Heparan sulfate from porcine mucosa promotes amyloid-beta clearance in APP/PS1 mice and alleviates Alzheimer's pathology.

机构信息

Key Laboratory of Chemical Biology (Ministry of Education), Institute of Biochemical and Biotechnological Drugs, School of Pharmaceutical Sciences, Cheeloo College of Medicine, Shandong University, Jinan 250012, Shandong, China.

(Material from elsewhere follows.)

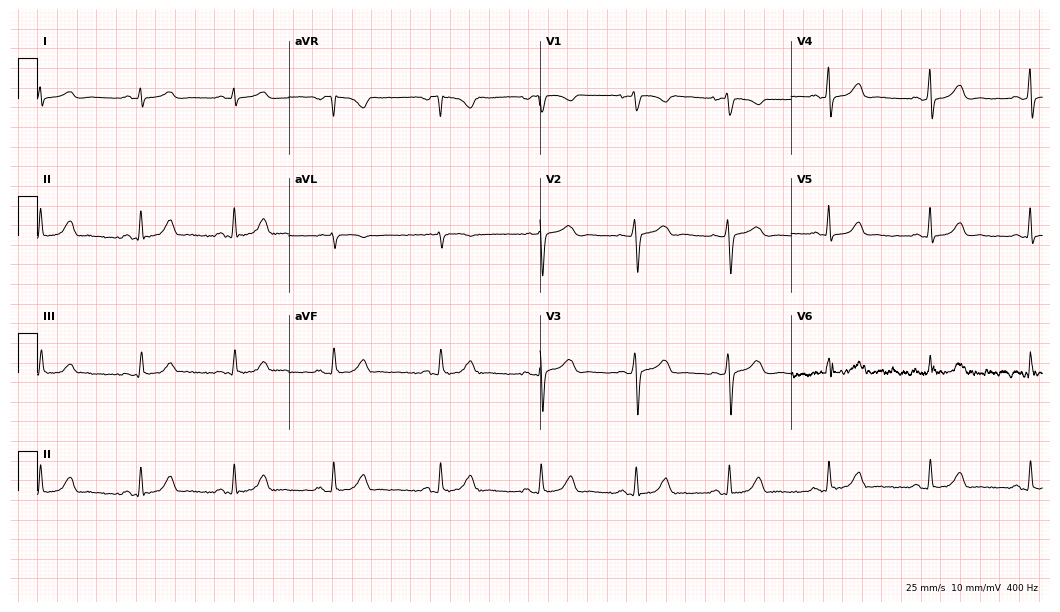
12-lead ECG from a 27-year-old female patient. Labelled as a normal ECG.

Key Laboratory of Chemical Biology (Ministry of Education), Institute of Biochemical and Biotechnological Drugs, School of Pharmaceutical Sciences, Cheeloo College of Medicine, Shandong University, Jinan 250012, Shandong, China; NMPA Key Laboratory for Quality Research and Evaluation of Carbohydrate-based Medicine, National Glycoengineering Research Center, Shandong University, Jinan 250012, Shandong, China; Shandong Provincial Key Laboratory of Carbohydrate Chemistry and Glycobiology, Shandong University, Jinan 250012, China.

出版信息

Carbohydr Polym. 2022 Jun 1;285:119205. doi: 10.1016/j.carbpol.2022.119205. Epub 2022 Feb 7.

Abstract

Alzheimer's disease (AD) is a neurodegenerative disease characterized by memory loss and cognitive impairments. Amyloid-β (Aβ) deposition and neurotoxicity play important roles in AD. It has been widely reported that heparan sulfate (HS) proteoglycans play a nonnegligible role in the release, uptake and misfolding of Aβ, resulting in the discovery of HS as a therapeutic drug for AD. In this manuscript, HS from porcine mucosa could promote Aβ fibrosis and improve the cognitive defects of APPswe/PS1ΔE9 mice. Furthermore, HS enhanced the phagocytosis of neutrophils to clear Aβ from peripheral circulation, reduced peripheral Aβ flow to the brain and increased Aβ efflux from the brain. Therefore, the deposition of Aβ plaques in the brain was decreased. In addition, HS alleviated neutrophil infiltration and reduced neuroinflammation. Conclusively, HS is a promising neuroprotective candidate for AD treatment.

摘要

阿尔茨海默病(AD)是一种以记忆丧失和认知障碍为特征的神经退行性疾病。淀粉样蛋白-β(Aβ)沉积和神经毒性在 AD 中起着重要作用。有广泛报道称,硫酸乙酰肝素(HS)蛋白聚糖在 Aβ 的释放、摄取和错误折叠中发挥着不可忽视的作用,这导致 HS 被发现为 AD 的一种治疗药物。在本手稿中,来自猪黏膜的 HS 可促进 Aβ 纤维化,并改善 APPswe/PS1ΔE9 小鼠的认知缺陷。此外,HS 增强了中性粒细胞的吞噬作用,以清除外周循环中的 Aβ,减少外周 Aβ 向大脑的流动,并增加 Aβ 从大脑的流出。因此,大脑中 Aβ 斑块的沉积减少了。此外,HS 减轻了中性粒细胞浸润并减少了神经炎症。总之,HS 是一种很有前途的 AD 治疗神经保护候选药物。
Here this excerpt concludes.